每一次碰撞,都會讓彼此變得更加凝練,更加純粹。
而他,作為這方道界的主人,則可以居中觀察,從中領悟兩種極致大道的奧秘。
“你總是能把彆人避之不及的災禍,玩成自己的機緣。”洛凝霜無奈地搖了搖頭。
“那當然,不然怎麼配得上我的小仙女?”夏侯收斂心神,從地上站起,順勢攬住她的纖腰,在她額前輕輕一吻。
洛凝霜俏臉微紅,輕輕推開他,嗔道:“沒個正形。”
夏侯哈哈一笑,目光投向遠方。
那場由“噬道大陣”自爆引發的能量風暴,已漸漸平息。
原本混亂無序的魔鬼海域,此刻竟出現了一片方圓數萬裡的“真空地帶”。
這裡的空間亂流和混沌雷霆,都被那場大爆炸暫時清空了。
“走,趁著現在風平浪靜,我們全速前進!”
夏侯不再耽擱,將狀態恢複得差不多的金色玄龜再次放出,自己則與洛凝霜回到“渡虛”寶船,催動寶船,向著海域深處疾馳而去。
……
與此同時,在距離此地不知多少億萬裡的一片浩瀚星域。
這裡,沒有星球,沒有日月,隻有一片片大小不一,如同島嶼般懸浮在虛空中的大陸碎片。
每一塊大陸碎片之上,都矗立著宏偉的仙宮神殿,散發著不朽的光輝。
無數強大的生靈,駕馭著仙光神虹,在大陸之間穿梭往來。
這,便是九天道人記憶中的“九天之地”。
九天之地,太上天。
一座高達億萬丈,彷彿與整片宇宙融為一體的黑色神山之巔。
神山通體由一種不知名的黑色神金鑄就,表麵光滑如鏡,卻又彷彿能吞噬一切光線,散發著令人心悸的死寂與冰冷。
山頂,一座簡陋的茅草屋前。
一名身穿黑袍,麵容籠罩在陰影中的男子,正盤膝而坐。
他沒有任何氣息外泄,彷彿一塊頑石,但他的每一次呼吸,都讓周圍億萬裡的虛空隨之起伏,讓無數大道法則為之顫栗。

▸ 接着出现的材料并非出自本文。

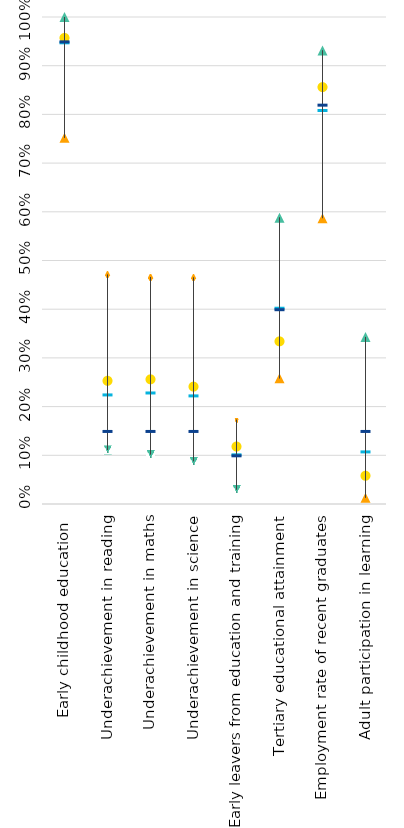
| Category | Hungary | Strongest performer | Weakest performer | EU average | EU target |
|---|---|---|---|---|---|
| Early childhood education  | 0.957 | 1 | 0.752 | 0.948 | 0.95 |
| Underachievement in reading | 0.253 | 0.111 | 0.471 | 0.225 | 0.15 |
| Underachievement in maths | 0.256 | 0.102 | 0.466 | 0.229 | 0.15 |
| Underachievement in science | 0.241 | 0.088 | 0.465 | 0.223 | 0.15 |
| Early leavers from education and training | 0.118 | 0.03 | 0.173 | 0.102 | 0.1 |
| Tertiary educational attainment | 0.334 | 0.588 | 0.258 | 0.403 | 0.4 |
| Employment rate of recent graduates | 0.856 | 0.931 | 0.587 | 0.809 | 0.82 |
| Adult participation in learning | 0.058 | 0.343 | 0.013 | 0.108 | 0.15 |

在他身前,懸浮著一個巨大的,由無數符文交織而成的暗紅色光繭。
光繭如心臟般,有規律地搏動著。
每一次搏動,都會從遙遠的混沌虛空中,汲取來一絲絲精純的本源之力,融入繭中。
而光繭之下,一具具形態各異,卻無一例外都散發著合道境恐怖氣息的“屍體”,靜靜地躺在那裡。
突然,那麵容籠罩在陰影中的黑袍男子,身軀猛地一震。